Kitt was born in North, S.C., and her road to fame was the stuff of storybooks. In her autobiography, she wrote that her mother was black and Cherokee while her father was white, and she was left to live with relatives after her mother’s new husband objected to taking in a mixed-race girl.

An aunt eventually brought her to live in New York, where she attended the High School of Performing Arts, later dropping out to take various odd jobs.

By chance, she dropped by an audition for the dance group run by Dunham, a pioneering African-American dancer.
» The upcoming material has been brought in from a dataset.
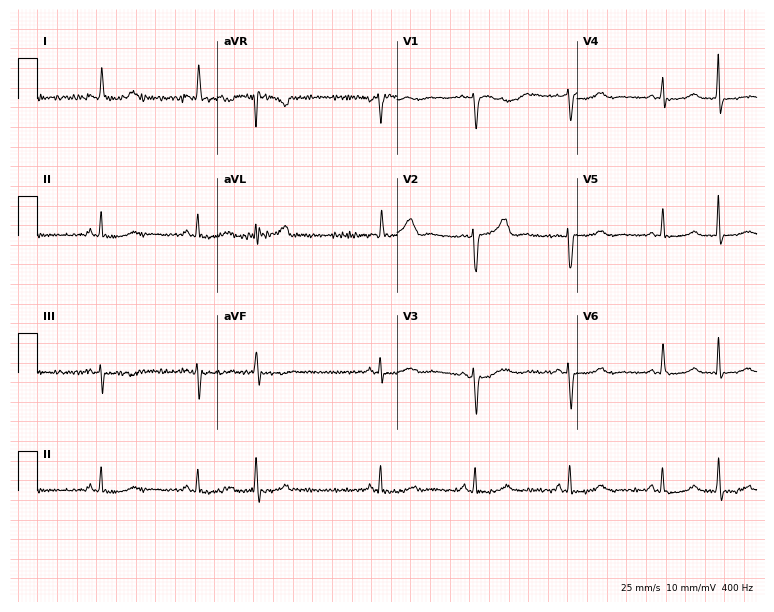
Standard 12-lead ECG recorded from a 60-year-old woman (7.3-second recording at 400 Hz). None of these six findings is recorded: first-degree AV block, right bundle branch block (RBBB), left bundle branch block (LBBB), sinus bradycardia, atrial fibrillation (AF), sinus tachycardia.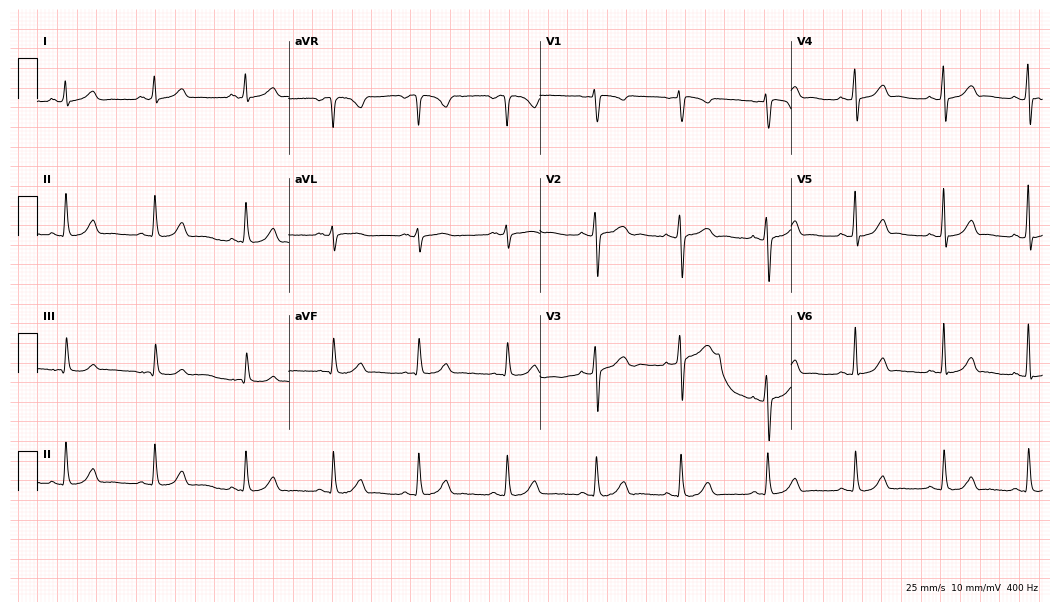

In 1946, Kitt was one of the Sans-Souci Singers in Dunham’s Broadway production “Bal Negre.”

Kitt’s travels with the Dunham troupe landed her a gig in a Paris nightclub in the early 1950s. Kitt was spotted by Welles, who cast her in his Paris stage production of “Faust.”

That led to a role in “New Faces of 1952,” which featured such other stars-to-be as Carol Lawrence, Paul Lynde and, as a writer, Mel Brooks.

While traveling the world as a dancer and singer in the 1950s, Kitt learned to perform in nearly a dozen languages and, over time, added songs in French, Spanish and even Turkish to her repertoire.

“Usku Dara,” a song Kitt said was taught to her by the wife of a Turkish admiral, was one of her first hits, though Kitt says her record company feared it too remote for American audiences to appreciate.

Song titles such as “I Want to be Evil” and “Just an Old Fashioned Girl” seem to reflect the paradoxes in Kitt’s private life.

Over the years, Kitt had liaisons with wealthy men, including Revlon founder Charles Revson, who showered her with lavish gifts.

In 1960, she married Bill McDonald but divorced him after the birth of their daughter, Kitt.

While on stage, she was daringly sexy and always flirtatious. Offstage, however, Kitt described herself as shy and almost reclusive, remnants of feeling unwanted and unloved as a child. She referred to herself as “that little urchin cotton-picker from the South, Eartha Mae.”

For years, Kitt was unsure of her birthplace or birth date. In 1997, a group of students at historically black Benedict College in Columbia, S.C., located her birth certificate, which verified her birth date as Jan. 17, 1927. Kitt had previously celebrated on Jan. 26.

The research into her background also showed Kitt was the daughter of a white man, a poor cotton farmer.

“I’m an orphan. But the public has adopted me and that has been my only family,” she told the Post online. “The biggest family in the world is my fans.”